JuliaLang / julia

The Julia Programming Language
https://julialang.org/
MIT License
45.41k stars 5.45k forks source link

Unicode case functions don't handle special conventions correctly #19516

Open helgee opened 7 years ago

helgee commented 7 years ago

As previously discussed in #19469

The lowercase, uppercase, and the not yet merged titlecase function do not handle the special casing conventions outlined in UTR#21 correctly.

Examples

julia> lowercase("OΔΥΣΣΕΥΣ")
"oδυσσευσ" # wrong, uses the non-final sigma
"oδυσσευς" # would be correct, uses the final sigma

EDIT (2021/03/19): This example has become obsolete due to a 2017 change in German orthography.

julia> uppercase("Spaß")
"SPAß" # wrong
"SPASS" # would have been correct until 2017
stevengj commented 7 years ago

utf8proc implements case-folding, but I don't think it has the info for UTR21? Might require a patch to utf8proc?

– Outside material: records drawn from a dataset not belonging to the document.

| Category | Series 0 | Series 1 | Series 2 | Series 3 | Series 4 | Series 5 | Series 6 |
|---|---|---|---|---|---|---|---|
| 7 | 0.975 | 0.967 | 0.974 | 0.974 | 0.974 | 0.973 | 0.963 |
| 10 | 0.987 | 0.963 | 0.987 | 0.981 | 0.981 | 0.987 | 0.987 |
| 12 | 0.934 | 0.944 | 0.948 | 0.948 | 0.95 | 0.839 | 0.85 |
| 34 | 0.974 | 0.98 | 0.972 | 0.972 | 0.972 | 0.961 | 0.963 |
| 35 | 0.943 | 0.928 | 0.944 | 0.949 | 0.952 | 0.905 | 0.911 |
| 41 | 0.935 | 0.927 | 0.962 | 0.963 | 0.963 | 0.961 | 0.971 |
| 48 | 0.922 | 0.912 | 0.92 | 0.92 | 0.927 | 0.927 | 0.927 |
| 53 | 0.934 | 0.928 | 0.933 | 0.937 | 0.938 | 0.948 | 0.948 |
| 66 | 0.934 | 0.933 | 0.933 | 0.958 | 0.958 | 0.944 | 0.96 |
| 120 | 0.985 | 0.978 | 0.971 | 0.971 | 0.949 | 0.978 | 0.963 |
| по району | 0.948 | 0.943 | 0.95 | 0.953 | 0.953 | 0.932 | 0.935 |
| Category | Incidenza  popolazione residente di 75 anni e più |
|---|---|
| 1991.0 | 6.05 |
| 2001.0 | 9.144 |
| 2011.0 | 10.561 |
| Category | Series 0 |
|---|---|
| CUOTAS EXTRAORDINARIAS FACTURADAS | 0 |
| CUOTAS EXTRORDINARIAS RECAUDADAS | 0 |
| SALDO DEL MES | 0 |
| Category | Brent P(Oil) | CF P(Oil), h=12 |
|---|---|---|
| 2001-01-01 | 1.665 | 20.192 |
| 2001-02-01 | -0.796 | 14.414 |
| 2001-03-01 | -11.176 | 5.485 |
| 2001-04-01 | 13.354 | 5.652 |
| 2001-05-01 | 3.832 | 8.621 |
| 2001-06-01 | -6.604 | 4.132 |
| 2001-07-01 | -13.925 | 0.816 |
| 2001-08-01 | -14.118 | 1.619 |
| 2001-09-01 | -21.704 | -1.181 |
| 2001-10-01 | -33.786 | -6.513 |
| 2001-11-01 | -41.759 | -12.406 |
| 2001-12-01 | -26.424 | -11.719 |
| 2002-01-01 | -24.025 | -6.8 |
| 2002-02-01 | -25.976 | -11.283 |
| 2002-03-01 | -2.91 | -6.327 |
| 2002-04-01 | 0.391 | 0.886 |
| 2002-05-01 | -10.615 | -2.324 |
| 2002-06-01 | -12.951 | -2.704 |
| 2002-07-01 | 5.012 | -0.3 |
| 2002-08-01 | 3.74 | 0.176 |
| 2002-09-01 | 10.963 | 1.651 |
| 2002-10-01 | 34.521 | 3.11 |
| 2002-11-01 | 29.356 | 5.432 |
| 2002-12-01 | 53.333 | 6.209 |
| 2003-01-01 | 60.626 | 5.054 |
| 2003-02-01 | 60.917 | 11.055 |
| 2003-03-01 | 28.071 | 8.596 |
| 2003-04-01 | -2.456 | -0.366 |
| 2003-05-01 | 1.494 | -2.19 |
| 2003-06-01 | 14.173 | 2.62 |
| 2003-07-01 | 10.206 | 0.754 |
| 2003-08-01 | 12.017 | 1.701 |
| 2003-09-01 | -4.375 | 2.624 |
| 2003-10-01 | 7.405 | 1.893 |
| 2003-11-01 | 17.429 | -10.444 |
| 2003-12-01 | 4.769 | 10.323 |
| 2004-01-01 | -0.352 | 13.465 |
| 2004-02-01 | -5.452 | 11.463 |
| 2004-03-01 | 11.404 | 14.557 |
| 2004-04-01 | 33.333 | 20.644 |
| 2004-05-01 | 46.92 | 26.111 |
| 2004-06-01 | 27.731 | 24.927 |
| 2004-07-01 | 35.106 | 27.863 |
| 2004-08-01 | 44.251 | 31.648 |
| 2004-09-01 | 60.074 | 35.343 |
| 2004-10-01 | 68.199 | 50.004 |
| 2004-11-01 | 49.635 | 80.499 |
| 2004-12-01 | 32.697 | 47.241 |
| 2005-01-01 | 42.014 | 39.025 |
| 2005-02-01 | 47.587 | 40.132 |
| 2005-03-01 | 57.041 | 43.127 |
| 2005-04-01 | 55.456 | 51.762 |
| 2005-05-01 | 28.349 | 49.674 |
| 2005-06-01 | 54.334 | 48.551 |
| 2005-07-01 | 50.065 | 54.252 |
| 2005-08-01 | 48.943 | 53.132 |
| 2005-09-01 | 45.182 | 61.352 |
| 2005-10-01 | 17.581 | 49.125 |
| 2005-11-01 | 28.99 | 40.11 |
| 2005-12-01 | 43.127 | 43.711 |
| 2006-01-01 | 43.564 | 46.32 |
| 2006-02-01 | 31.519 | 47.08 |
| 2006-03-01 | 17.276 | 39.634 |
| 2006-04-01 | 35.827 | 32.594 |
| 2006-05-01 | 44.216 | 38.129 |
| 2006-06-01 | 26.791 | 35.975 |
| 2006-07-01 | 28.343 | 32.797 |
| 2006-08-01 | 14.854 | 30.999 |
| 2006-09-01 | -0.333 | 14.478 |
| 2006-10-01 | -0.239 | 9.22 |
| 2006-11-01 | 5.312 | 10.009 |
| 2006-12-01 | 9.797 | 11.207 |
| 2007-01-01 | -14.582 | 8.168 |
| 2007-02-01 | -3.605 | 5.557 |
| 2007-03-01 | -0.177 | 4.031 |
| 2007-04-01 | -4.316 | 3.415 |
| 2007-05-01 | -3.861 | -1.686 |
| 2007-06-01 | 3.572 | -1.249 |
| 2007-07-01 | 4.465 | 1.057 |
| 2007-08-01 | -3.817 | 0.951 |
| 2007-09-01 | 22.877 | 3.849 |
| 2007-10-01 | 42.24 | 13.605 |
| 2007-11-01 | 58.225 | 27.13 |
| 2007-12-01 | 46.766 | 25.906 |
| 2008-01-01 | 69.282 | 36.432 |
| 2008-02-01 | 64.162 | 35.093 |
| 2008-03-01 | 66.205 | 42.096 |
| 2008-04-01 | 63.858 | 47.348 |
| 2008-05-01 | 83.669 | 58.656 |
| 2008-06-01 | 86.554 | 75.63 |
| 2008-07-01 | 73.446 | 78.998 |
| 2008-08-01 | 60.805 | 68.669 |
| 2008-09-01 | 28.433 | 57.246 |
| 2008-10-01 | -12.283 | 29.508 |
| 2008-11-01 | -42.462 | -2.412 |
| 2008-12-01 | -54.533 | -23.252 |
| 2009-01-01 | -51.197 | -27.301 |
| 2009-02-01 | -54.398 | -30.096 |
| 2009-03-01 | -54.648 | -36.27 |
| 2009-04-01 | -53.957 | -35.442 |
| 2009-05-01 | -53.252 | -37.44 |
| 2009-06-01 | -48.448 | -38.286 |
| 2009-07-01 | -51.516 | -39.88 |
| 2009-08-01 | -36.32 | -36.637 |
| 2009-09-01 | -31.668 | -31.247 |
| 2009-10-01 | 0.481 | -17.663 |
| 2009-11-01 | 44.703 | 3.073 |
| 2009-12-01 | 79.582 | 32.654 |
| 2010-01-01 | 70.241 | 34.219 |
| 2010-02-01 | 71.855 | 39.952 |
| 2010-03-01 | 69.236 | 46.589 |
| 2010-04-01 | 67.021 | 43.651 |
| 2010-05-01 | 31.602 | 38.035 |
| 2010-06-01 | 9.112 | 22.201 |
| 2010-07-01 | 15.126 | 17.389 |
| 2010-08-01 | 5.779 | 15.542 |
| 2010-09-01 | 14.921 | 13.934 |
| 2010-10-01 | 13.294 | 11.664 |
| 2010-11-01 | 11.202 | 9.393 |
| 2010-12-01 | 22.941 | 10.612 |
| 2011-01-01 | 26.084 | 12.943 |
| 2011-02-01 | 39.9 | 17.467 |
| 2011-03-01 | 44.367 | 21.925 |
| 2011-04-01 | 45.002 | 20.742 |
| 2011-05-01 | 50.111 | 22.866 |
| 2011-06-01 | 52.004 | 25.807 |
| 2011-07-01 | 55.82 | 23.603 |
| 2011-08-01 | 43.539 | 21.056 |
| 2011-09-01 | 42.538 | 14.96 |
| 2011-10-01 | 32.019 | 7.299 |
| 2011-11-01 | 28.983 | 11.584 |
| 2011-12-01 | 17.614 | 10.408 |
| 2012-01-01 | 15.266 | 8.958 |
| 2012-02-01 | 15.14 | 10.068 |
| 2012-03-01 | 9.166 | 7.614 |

stevengj commented 7 years ago

See also JuliaLang/utf8proc#54

helgee commented 3 years ago

The second example works nowadays because German orthography was changed in 2017 to include ẞ which is an uppercase ß.

julia> versioninfo()
Julia Version 1.5.4
Commit 69fcb5745b (2021-03-11 19:13 UTC)
Platform Info:
  OS: macOS (x86_64-apple-darwin18.7.0)
  CPU: Intel(R) Core(TM) i7-1068NG7 CPU @ 2.30GHz
  WORD_SIZE: 64
  LIBM: libopenlibm
  LLVM: libLLVM-9.0.1 (ORCJIT, icelake-client)
Environment:
  JULIA_PKG_DEVDIR = /Users/helge/projects/julia

julia> uppercase("spaß")
"SPAẞ" # correct
stevengj commented 2 months ago

See also:

julia> Unicode.normalize("Spaß", casefold=true)
"spass"